DATA section start

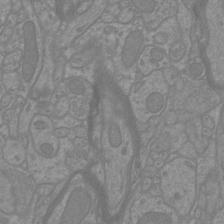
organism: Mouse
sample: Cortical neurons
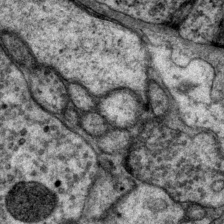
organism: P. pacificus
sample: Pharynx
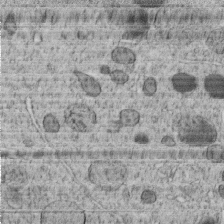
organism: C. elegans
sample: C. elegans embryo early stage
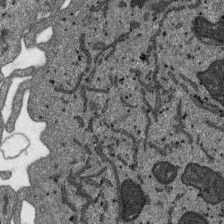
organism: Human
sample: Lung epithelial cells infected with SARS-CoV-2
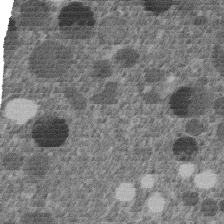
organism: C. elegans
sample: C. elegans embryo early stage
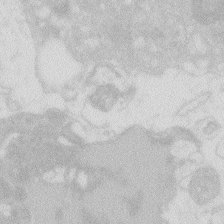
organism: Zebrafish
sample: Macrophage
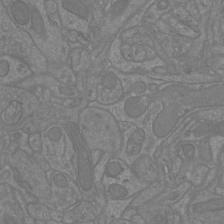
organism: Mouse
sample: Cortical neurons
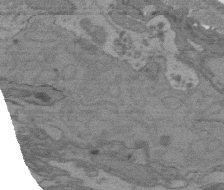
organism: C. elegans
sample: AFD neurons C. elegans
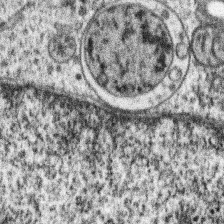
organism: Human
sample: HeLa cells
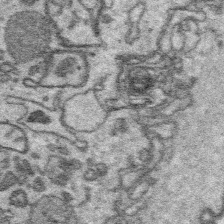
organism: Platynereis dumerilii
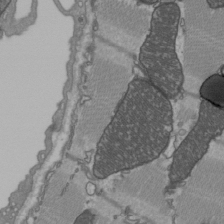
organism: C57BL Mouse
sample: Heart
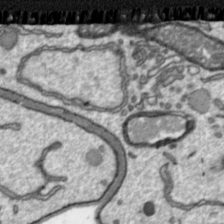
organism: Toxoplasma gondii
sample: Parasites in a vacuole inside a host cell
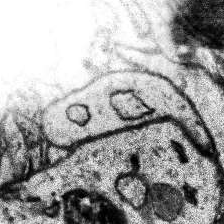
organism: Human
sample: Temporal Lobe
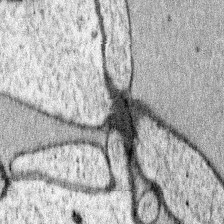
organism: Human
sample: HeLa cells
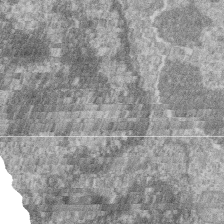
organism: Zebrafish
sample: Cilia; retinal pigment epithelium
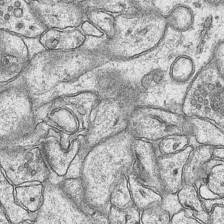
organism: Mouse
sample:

DATA section end

_AIM OF THE TASK_:
The result should be the listing above, restated exactly, with no pictures in it.

_RESPONSE BOX_:
organism: Mouse
sample: Cortical neurons
organism: P. pacificus
sample: Pharynx
organism: C. elegans
sample: C. elegans embryo early stage
organism: Human
sample: Lung epithelial cells infected with SARS-CoV-2
organism: C. elegans
sample: C. elegans embryo early stage
organism: Zebrafish
sample: Macrophage
organism: Mouse
sample: Cortical neurons
organism: C. elegans
sample: AFD neurons C. elegans
organism: Human
sample: HeLa cells
organism: Platynereis dumerilii
organism: C57BL Mouse
sample: Heart
organism: Toxoplasma gondii
sample: Parasites in a vacuole inside a host cell
organism: Human
sample: Temporal Lobe
organism: Human
sample: HeLa cells
organism: Zebrafish
sample: Cilia; retinal pigment epithelium
organism: Mouse
sample:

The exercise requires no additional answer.